DESCRIPTION OF THE PREFERRED EMBODIMENTS Referring to the drawings, and in particular to FIGS. 1 and 2, a water vapor release device 10 is shown comprising an outer annular ring holder 11 and an inner annular ring holder 12. FIG.

The upper edges 13 and 14 of the outer ring holder 11 are bent to form a securing means for the inverted inner ring holder 12.

A water vapor releasing substance 15 is contained between ring holders 11 and 12.

Referring now to FIG. 3, a water vapor emitting device 30 is provided in which the holder is in the form of an annular ring 31 with a cavity 32 and a mixture of water vapor emitting material and binder 33 is held within the cavity. It is shown.

Figures 4 and 5 show a water vapor emitting device 40 in which the holder 41 is in the form of a sheet and a recess 42 is formed in the sheet into which a mixture 43 of water vapor emitting substance and binder is pressed. ing.

FIG. 6 shows a getter device 60 consisting of an annular holder 61 carrying a getter material 62 for evaporation.

A wire 64 is attached to the outer wall 63 of the getter device.

The wire 64 carries a water vapor release device 65 consisting of a cup 66 into which a mixture 67 of water vapor release material and binder is press-fitted.

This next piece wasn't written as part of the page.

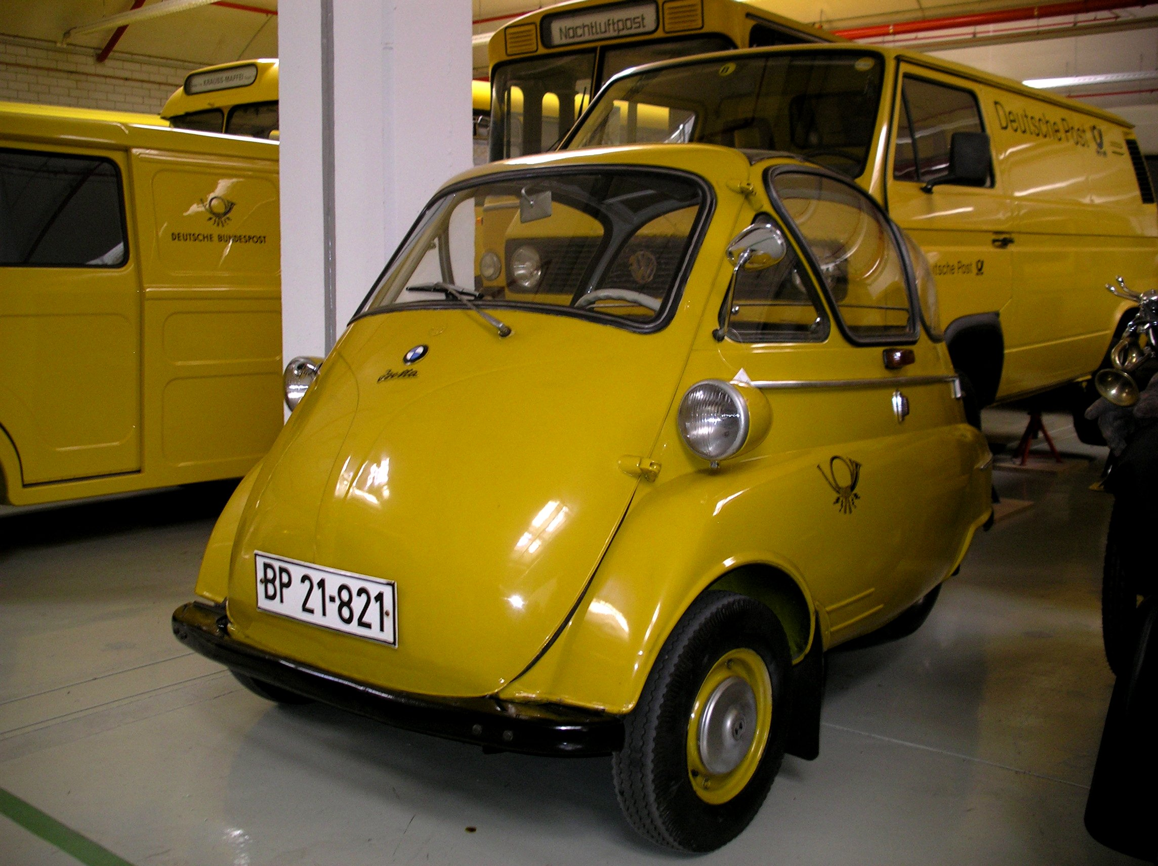 BMW Isetta der deutschen Post im Museum für Kommunikat​ion Frankfurt , Museumsdep​ot in Heusenstam​m

FIG. 7 shows a getter device 70 as described in US Pat. No. 3,381,805.

A cup 72 holding a water vapor emitting substance and binder mixture 73 is attached in thermal contact to the connecting element 71 .

FIG. 8 shows water vapor in the form of pellets, such that the holder 81 is in the form of an insulated wire of high electrical resistance and a mixture of water vapor releasing material and binder 82 is crimped in its place. A release device 80 is shown.

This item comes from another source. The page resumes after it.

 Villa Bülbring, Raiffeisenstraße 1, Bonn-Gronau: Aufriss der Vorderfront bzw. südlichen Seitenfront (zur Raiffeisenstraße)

FIG. 9 shows a steam generating device 90 which is removed from an annular ring holder 91 and includes a first steam generator comprising a vaporizable getter material.
A layer 92, a layer 93 of water vapor emitting material and a second layer 94 of evaporable getter material are deposited.

Layer 93 may be solely a water vapor releasing material or may be a mixture of a water vapor releasing material and a binder or even an evaporable getter material.

FIG. 10 shows a steam generator 100 comprising an annular ring holder 101 with a reinforcing ring 102 arranged therein.

A water vapor releasing material 103 is placed within the reinforcing ring 102;
The annular ring 101 is then filled with an evaporable getter material 104 to cover it.

According to another aspect of the invention, the step of inserting a water vapor emitting substance into the electron tube, preferably by one of the above-mentioned devices, after which the water vapor emitting substance releases a small proportion of its contained water vapor. A method of making an electron tube is provided, the method comprising the step of heating the electron tube.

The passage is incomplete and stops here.